There's reason to be careful with this behavior—AI isn't perfect, trust takes time, and we can't abandon the standards that got us here.

But I see no reason to think we won't all be doing this soon, wondering how we ever went without it.

After 7 years of trying to make visual interfaces accessible through technical compliance, I'm excited to finally, confidently provide an interface I would consider as accessible as possible. Not because it follows WCAG to the letter. Because it meets users where they are and solves their actual problems.

Come what may—I'm here for it.

The Interface Won't Die—It'll Just Stop Asking Questions

With AI coming for all our hard-won prototypical user behaviors, what's the future of interface design?

Tough question. We haven't seen AI meaningfully cross into most everyday products yet. Chatbots exist—occasionally helpful—but our main interfaces are still the same. Forms get filled, buttons get clicked, toggles get… toggled.

But once AI like Claude and MCP can access most products that exist today, what's a lowly interface to do? Our beloved drop-shadowed, expertly-radiused combo boxes are going to miss the sweet touch of a mouse cursor as a more powerful force rips through configuration with cat-like reflexes.

If you've spent a decade figuring these problems out—like me—hefty change feels imminent.

Users don't need form fields anymore.
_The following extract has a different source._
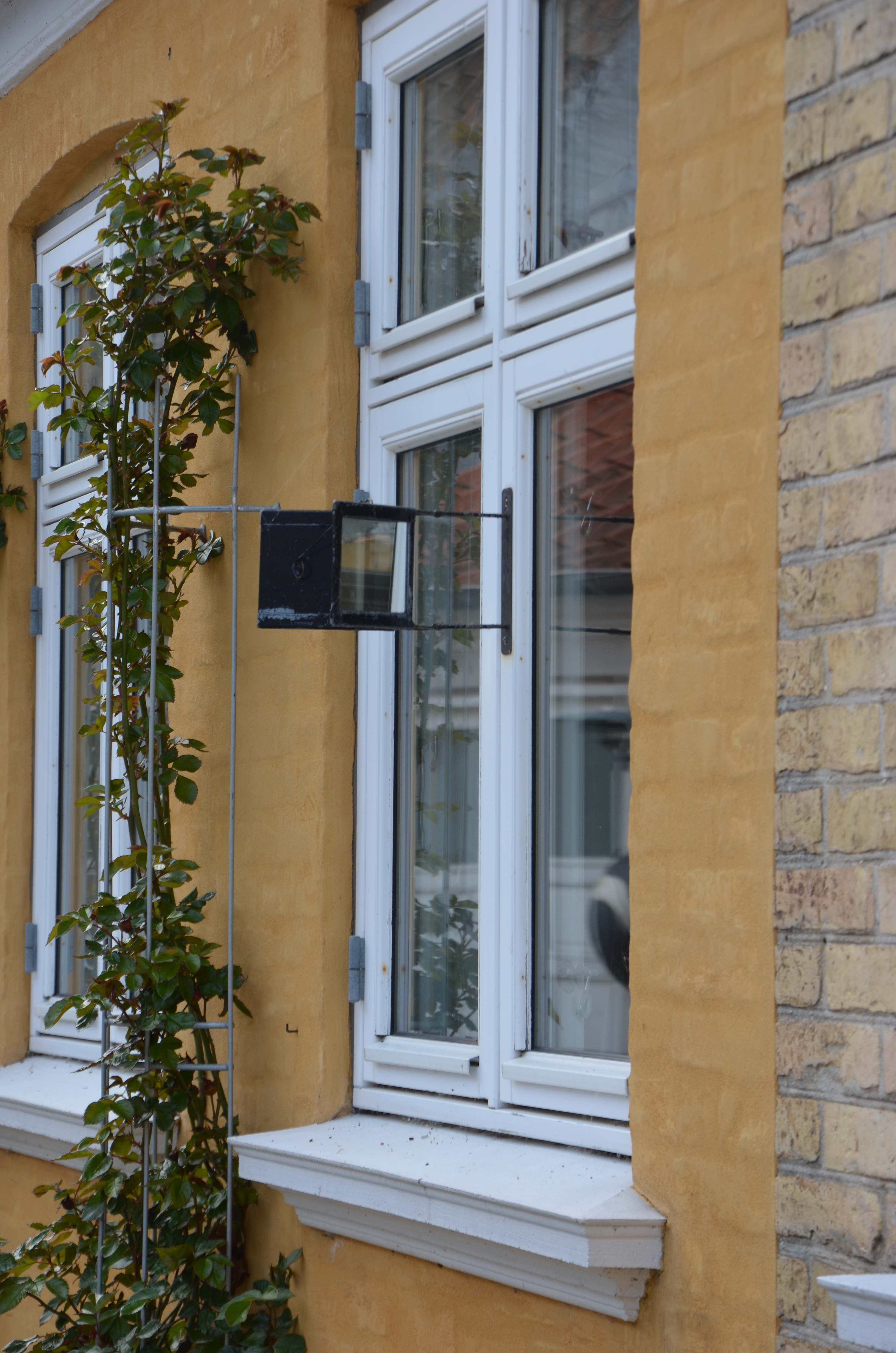 Svallerspegel i Marstal i Danmark

They can just ask in their native language for a task to be completed, and it becomes completed. So what will they need, these people I've spent my career asking questions to so I can architect screens to make their lives better?

We probably don't quite know yet. Some people like talking directly to AI. Some are still chatting on a desktop in full screen. But we can assume a couple of things.

Here's my hypothesis on the future of UI in the Age of AI:

Interfaces won't disappear. They'll just stop asking questions.

Before, we had configuration screens where users input language, toggle toggles, spend time setting things up, then check it themselves before clicking submit or save.

My guess? We can drastically change this to be only about confirmation—more informative than interactive.

Think about it:

  • Users need to know what's happening (the state of the machine—is it executing? What task?)
  • Users need to confirm or double-check work (especially at first, trust won't cut it)
  • Users need context for what just happened and what's next

Claude plays with this already—"ruminating, concocting, etc." But as AI gets trusted with more complex tasks, I think users will want something more specific. Coding agents like Claude Code show this with task lists and execution plans. Perfect.

So what does this look like?

Instead of "fill out this form," the interface becomes:

  • Here's what's happening right now
  • Here's what I just did—is this correct?
  • Here's your history of actions
  • Here's what's scheduled
  • Here's what I suggest you do next

Imagine showing up to work with everything you need to do waiting for approval or edit. You click "accept" a few times and move on.

The interface becomes a dashboard of confirmation instead of a maze of input fields.

Designers who spent years perfecting form validation? That skill doesn't disappear—it transforms into designing clarity, trust, and verification flows.

The question isn't whether UI survives AI. It's whether we're ready to design interfaces that inform instead of interrogate.